Question

What is the least common multiple of 20, 15 and 8?

Answer 1

Hint: We need to find the least common multiple of 20, 15 and 8. First we need to find the common multiples of 20, 15 and 8 from their multiples. Then we find the least common one among them. We can also take the simultaneous factorisation of those two numbers to find the LCM.

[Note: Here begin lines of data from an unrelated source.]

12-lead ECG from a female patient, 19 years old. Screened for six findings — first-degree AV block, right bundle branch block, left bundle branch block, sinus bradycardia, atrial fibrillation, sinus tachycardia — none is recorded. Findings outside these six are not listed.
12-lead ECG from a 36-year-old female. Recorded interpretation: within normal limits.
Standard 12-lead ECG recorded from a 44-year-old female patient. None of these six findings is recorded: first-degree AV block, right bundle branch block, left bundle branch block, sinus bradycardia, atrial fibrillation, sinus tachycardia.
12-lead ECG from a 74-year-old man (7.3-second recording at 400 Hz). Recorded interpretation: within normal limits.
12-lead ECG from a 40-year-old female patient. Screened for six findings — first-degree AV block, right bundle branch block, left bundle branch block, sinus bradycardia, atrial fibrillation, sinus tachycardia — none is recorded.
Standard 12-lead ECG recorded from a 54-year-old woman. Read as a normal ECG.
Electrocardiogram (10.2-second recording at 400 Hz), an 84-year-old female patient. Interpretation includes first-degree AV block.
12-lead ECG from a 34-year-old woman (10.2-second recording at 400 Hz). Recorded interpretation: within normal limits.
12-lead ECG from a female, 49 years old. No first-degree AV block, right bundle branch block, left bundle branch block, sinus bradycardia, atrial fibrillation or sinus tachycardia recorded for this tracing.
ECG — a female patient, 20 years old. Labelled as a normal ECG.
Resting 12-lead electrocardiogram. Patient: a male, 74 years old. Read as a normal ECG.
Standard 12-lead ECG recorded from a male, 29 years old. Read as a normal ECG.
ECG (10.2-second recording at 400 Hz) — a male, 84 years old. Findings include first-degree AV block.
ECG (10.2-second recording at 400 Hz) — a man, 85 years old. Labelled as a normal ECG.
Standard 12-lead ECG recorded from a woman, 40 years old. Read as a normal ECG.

Complete step by step answer:
We need to find the LCM of 20, 15 and 8. LCM stands for least common multiple.
We first find the multiples of 20, 15 and 8.
The multiples of 20 are $20,40,60,80,100,120,140,160,....$.
The multiples of 15 are $15,30,45,60,75,90,105,120,135,150,....$.
The multiples of 8 are $8,16,24,32,40,48,56,64,72,80,88,96,104,112,120,128,136,........$.
The least common multiple of 20, 15 and 8 is 120.
We also can use the simultaneous factorisation to find the greatest common factor of 20, 15 and 8.
We have to divide both of them with possible primes which can divide both of them.
\[\begin{align}
  & 2\left| \!{\underline {\,
  8,15,20 \,}} \right. \\
 & 2\left| \!{\underline {\,
  4,15,10 \,}} \right. \\
 & 5\left| \!{\underline {\,
  2,15,5 \,}} \right. \\
 & 1\left| \!{\underline {\,
  2,3,1 \,}} \right. \\
\end{align}\]
The LCM is $2\times 2\times 2\times 3\times 5=120$.
Therefore, the least common multiple of 20, 15 and 8 is 120.

Note: We need to remember that the LCM has to be only one number. It is the least common multiple of all the given numbers. If the given numbers are prime numbers, then the LCM of those numbers will always be the multiple of those numbers. These rules follow for both integers and fractions.